Reactions: Like 5 | Winner 15


----------



## Andre (5/7/15)

Great stuff. Kudos @Redeemer.


----------



## ET (5/7/15)

Awesome stuff @Redeemer


----------



## kelly22 (5/7/15)

Nobody just gives u a sig 150 guys

Reactions: Like 2


----------



## zadiac (5/7/15)

Wow, nice one @Redeemer !


----------



## Viper_SA (5/7/15)

and all I got was this stupid t-shirt   



Great going @Redeemer and congrats on the new toy @kelly22


----------



## Redeemer (5/7/15)

Glad you can wrap your own coils (which look awesome!) now @kelly22 
And that Sig had your name on it, I know youve wanted one since before you bought your Hanna, now it has a deserving new home

Reactions: Winner 10


----------



## Silver (5/7/15)

Congrats on the new mod @kelly22 - wishing you well with it!
And I enjoyed reading your post - especially the part about politicians that should start vaping - lol

Awesome gesture @Redeemer !!

Reactions: Creative 1


----------



## BumbleBee (5/7/15)

Well done guys! 

This is the kind of thing that restores a persons faith in humanity, and it makes me feel extremely proud to be a part of this kickass community. Thank you

Reactions: Like 2 | Agree 4


----------



## deepest (5/7/15)

Great gesture @Redeemer enjoy your new toy @kelly22


----------



## theyettie (18/11/15)

Please tell me what piffed/PIF'd is? I'm feeling older than I actually am... 

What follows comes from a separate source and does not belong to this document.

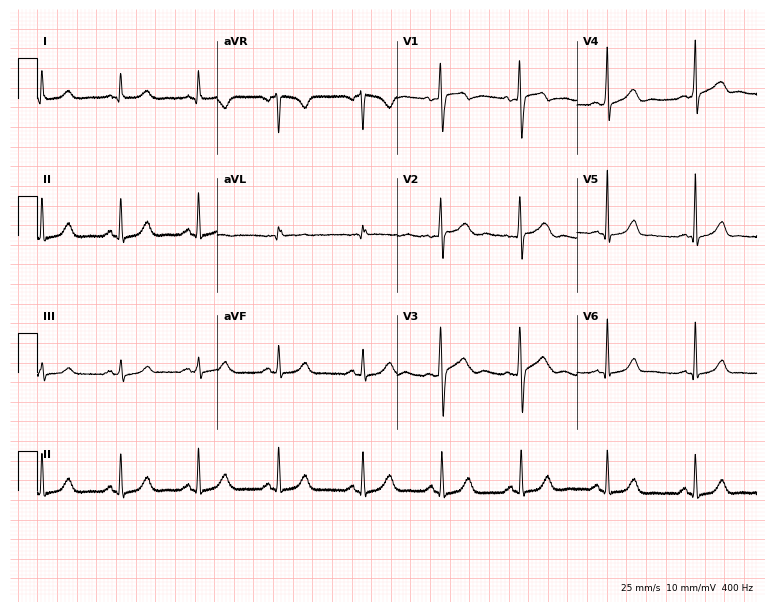
Standard 12-lead ECG recorded from a female, 42 years old (7.3-second recording at 400 Hz). Read as a normal ECG.
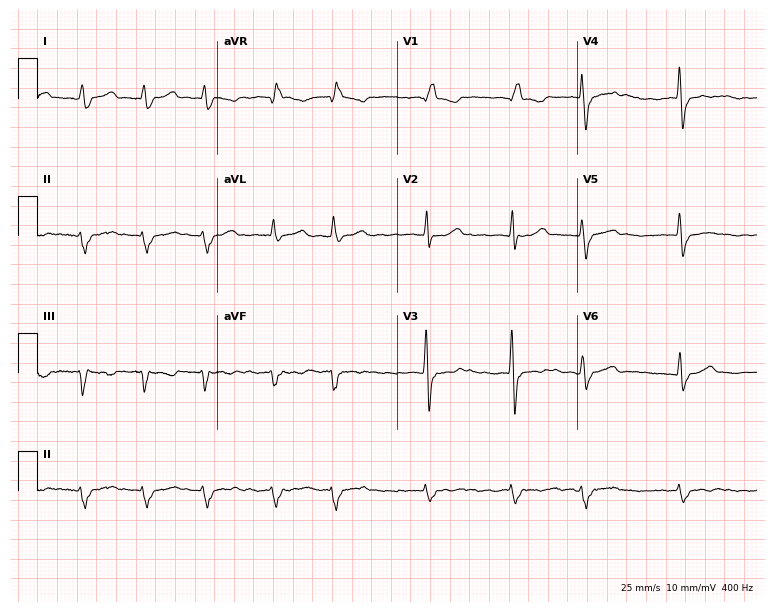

Good work @Redeemer and glad for you @kelly22


----------



## shabbar (18/11/15)

pif = pay it forward


----------



## theyettie (18/11/15)

shabbar said:


> pif = pay it forward



Uhm thanks, lekker dof sometimes. And to think people trust me with their tax...


----------



## Andre (18/11/15)

theyettie said:


> Please tell me what piffed/PIF'd is? I'm feeling older than I actually am...
> 
> Good work @Redeemer and glad for you @kelly22


http://www.ecigssa.co.za/pif-rules.t1519/


----------



## Redeemer (18/11/15)

Pay It Forward = Good Karma, well, to me at least... Of all my equipment, I sold one REO, the rest of the stuff I didn't use anymore went on to be given to fellow Vapers who could use them again

Reactions: Winner 1


----------



## theyettie (18/11/15)

Redeemer said:


> Pay It Forward = Good Karma, well, to me at least... Of all my equipment, I sold one REO, the rest of the stuff I didn't use anymore went on to be given to fellow Vapers who could use them again



Give that man a Bells!!! Well done mate!!


----------



## shabbar (18/11/15)

Redeemer said:


> Pay It Forward = Good Karma, well, to me at least... Of all my equipment, I sold one REO, the rest of the stuff I didn't use anymore went on to be given to fellow Vapers who could use them again



are you using your bike ? lol.......

Reactions: Funny 1


----------



## Ohmen (18/11/15)

Flippen awesome is all I can say.

Nice  @Redeemer


----------